Agile software development has learned about informative workplaces and stop-the-line quality management from lean manufacturing systems. Here are my implementations of it at my last project:
All is well
This video shows how our project looked when all is well.
The large green light in the front shows the status of our build server. The green flashing lights show the status of our staging and production server.
For the production server, the frequency of green blinks indicates the load of the system for the last 10 minutes relative in % to highest load ever observed. The occasional yellow blink shows the frequency of user errors. In our case, this usually means that a user has submitted an invalid file. The frequency is also calibrated to the highest load ever observed. This means that the relative frequency of yellow and green blinks is correct.
The staging server gets a copy of the production traffic, but delayed by a few minutes. It runs the next version to be released of the software.
If the light blinks red, there is a bug or operations problem. I think. The thing is: The red light for the production and even staging servers hardly ever has a red light. Why? Because we weed out all the problems earlier in the process.
Fixing errors at the earliest possible time
The build light is key. When we check in code, it tries to build the code and run tests for it:
If an error was introduced, the light turns red within 20 minutes.
This process was good enough to catch the large majority of the defects the team ever introduced. To catch the next batch, we introduced an automated test that ran real production data over a fully installed system after every build. Sadly, we didn’t find a good way to monitor this.
The technical details
The lamps were purchased from Delcom Products Inc. At $90 a pop, they are pretty expensive, but they are the only option we’ve found that will let you control lights directly using the USB port.
Delcom ships the lights with a driver as a DLL (an open source Linux driver is available, but I’ve never tried it). We wrote a wrapper in Ruby using the Win32API Ruby package. We added a nice set of classes that let us write things like
visual_indicators.red.blink(12, 24) to have the 3rd lamp’s red led stay on for 12/100 second and off for 24/100 second.
The status polling was done over http. We had dedicated rules in the frontend web server to let the polling probe into the staging and production servers. These servers implemented the status as a servlet that would return something like
red flash 10%; yellow off; green solid. The most challenging part on the Ruby-side was converting 10% frequency flashes into meaningful on and off values for the blinks. The server would look at it’s work queue items (it was a batch server) for the last ten minutes to determine the status.

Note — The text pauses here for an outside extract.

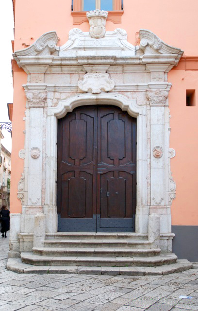 Il portone di Palazzo San Francesco, attualmente sede comunale di Sant'Agata de' Goti (BN), Italia
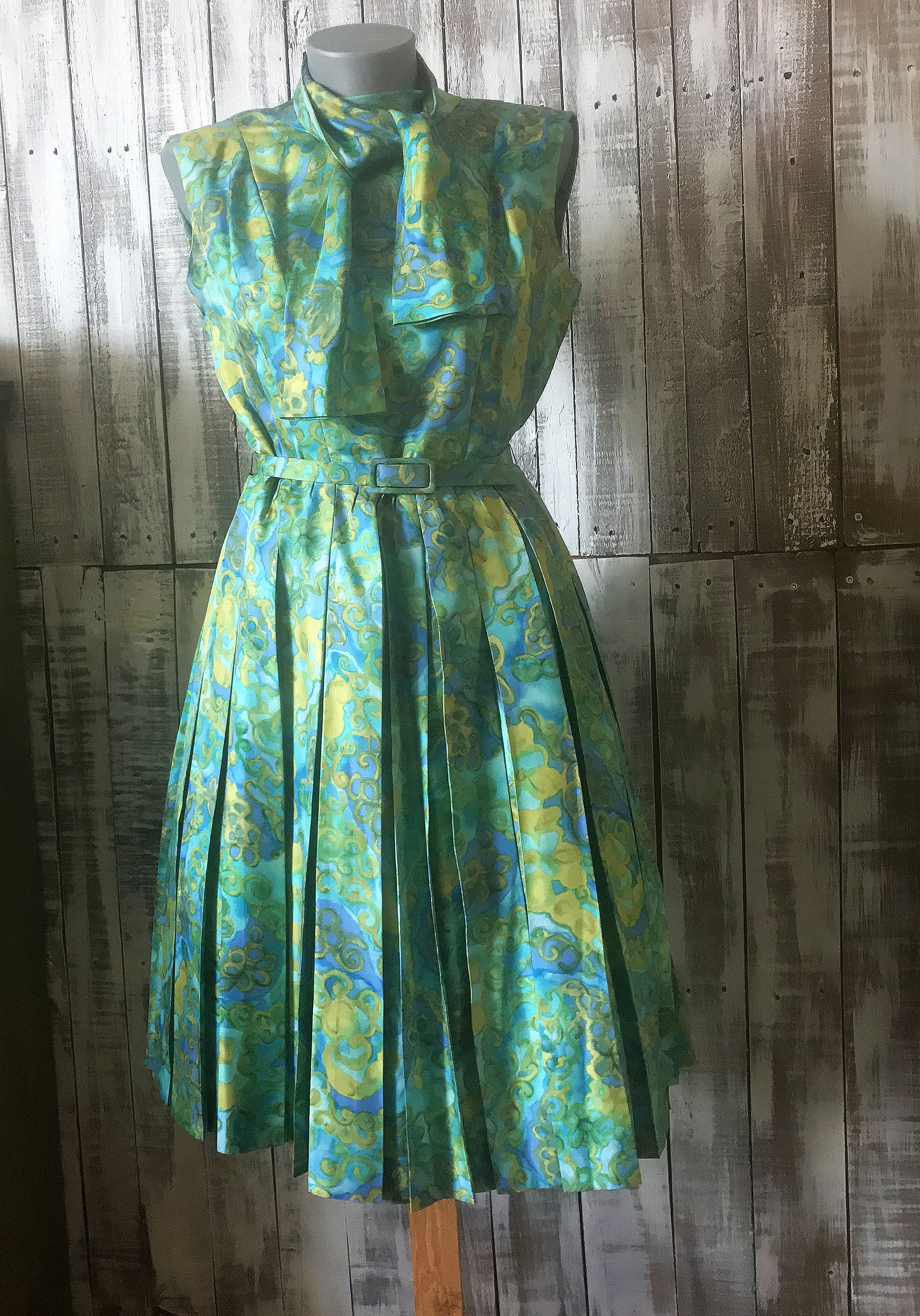 Dámské šaty ze salonu Pierre Balmain z roku 1964 z čistého hedvábí se zajímavým potiskem a skládanou sukní

The build server was originally implemented using hudson. We found it difficult to distinguish building from error (red blinks) from building from ok (green blinks). This eventually led me to implement a 100-line Ruby script as our build server. The script would be triggered from cron every minute and if there was no other build going on (determined by a lock file) and the Subversion repository had been changed since the last build, but more than 3 minutes ago, it would start a build.
The lamp would get the build status by polling static files exposed over HTTP with Apache httpd.
An eye towards excellence
Seeing the status of the testing, staging and production environments gave us confidence that the systems were working. It also gave us a greater understanding of the problems of the operations people who have to take over responsibility for the solution at some time.
Towards the end of the project, putting new software into production each iteration after one week in staging seemed more and more feasible from a technical point of view. We didn’t quite get there before I had to leave the project, but it was a goal worth striving for.